Die Schweiz warnt Afrika: Albtraum Alpen
Die Schweiz zeigt abschreckende Werbespots, mit denen sie afrikanische Einwanderer fernhalten will.
Ein Afrikaner ruft seinen Vater in der Heimat an und berichtet von seinem guten Leben in der Schweiz. Der Mann lügt. Stattdessen muss er Dauerregen ertragen und betteln. Ständig ist er auf der Flucht vor der Polizei. Dieses unschöne Schweiz-Bild vermittelt ein Werbeclip, der momentan in Kamerun und Nigeria gezeigt wird. Die Botschaft ist klar: Das vermeintliche Paradies bietet Afrikanern keine Perspektiven, sondern nur ein Leben in Armut und Angst.

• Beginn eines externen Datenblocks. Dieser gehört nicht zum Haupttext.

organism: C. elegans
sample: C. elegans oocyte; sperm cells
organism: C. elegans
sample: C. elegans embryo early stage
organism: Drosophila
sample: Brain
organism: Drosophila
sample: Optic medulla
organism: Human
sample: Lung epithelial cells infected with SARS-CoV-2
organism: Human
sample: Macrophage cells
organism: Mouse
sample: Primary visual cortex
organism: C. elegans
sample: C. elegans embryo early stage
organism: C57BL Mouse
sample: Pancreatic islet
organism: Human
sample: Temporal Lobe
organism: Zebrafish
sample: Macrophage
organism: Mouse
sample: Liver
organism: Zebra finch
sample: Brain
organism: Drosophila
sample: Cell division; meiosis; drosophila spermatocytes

Der abschreckende Spot ist Teil einer sogenannten Sensibilisierungskampagne der Internationalen Organisation für Migration (IOM). Finanziert wird das Projekt von dem Schweizer Bundesamt für Migration und auch von der Europäischen Union, die den Spot vielleicht auch europaweit senden will. "Ziele des Videos sollen die Zerschlagung von Schlepperbanden und die Vermeidung von menschlichen Dramen sein, die sich häufig aus falschen Illusionen über Europa ergeben", sagt ein Sprecher des Migrationsamtes in Bern. "Leaving is not always living", heißt es im Abspann. In Afrika arbeite man mit den Behörden zusammen. Da die Kampagne erst seit kurzem läuft, lassen sich Erfolge noch nicht beziffern. Die Botschaften sollen ganze 36 Monate gezeigt werden - und zwar zu den besten Sendezeiten.

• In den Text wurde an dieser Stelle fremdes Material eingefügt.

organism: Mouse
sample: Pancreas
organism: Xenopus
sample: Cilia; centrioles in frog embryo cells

Yann Golay von der Schweizer Flüchtlingshilfe begrüßt die Kampagne: "Wir müssen deutlich auf die Lebensgefahren hinweisen, die mit einer Flucht nach Europa einhergehen", so Golay. Trotzdem fordert er eine deutliche Unterscheidung zwischen Wirtschaftsflüchtlingen und politisch Verfolgten, denen man unbedingt Asyl gewähren müsse.
Eine Unterscheidung, die in dem Spot nicht gemacht wird. Gemeint sind alle Flüchtlinge, egal ob sie gefoltert werden oder aus sozialen Gründen in die Schweiz wollen. Und die angeblichen guten Absichten verschleiern das eigentliche Interesse der Kampagne: Indem die Schweiz als trostloser Ort dargestellt wird, sollen Asylbewerber schon vor der Auswanderung aus ihrem Heimatland abgeschreckt werden. Es ist zwar nichts Neues, dass Menschen aus Entwicklungsländern bereits zu Hause über die Gefahren einer Flucht informiert werden - bisher allerdings bei Podiumsdiskussionen. Das Filmprojekt aber ist neu.
Die dramatische Darstellung und der erhoffte Erfolg sind fraglich. Unglaubwürdig ist vor allem die Kombination aus Absender und Botschaft der Anti-Werbung: Denn die Schweiz und Europa lassen es sich gerne viel kosten, ein gutes Image in der Welt zu verbreiten. "Präsenz Schweiz", die Image-Agentur des Landes, gibt jedes Jahr Millionen aus, um das Land im besten Licht darzustellen.
Momentan preisen fesche Skilehrer in Fernsehspots und auf Plakaten die Attraktivität des kleinen Landes. Aber so etwas ist für zahlende Kunden gedacht und nicht für Afrikaner. Die Kampagne soll jedenfalls trotz Kritik fortgeführt werden.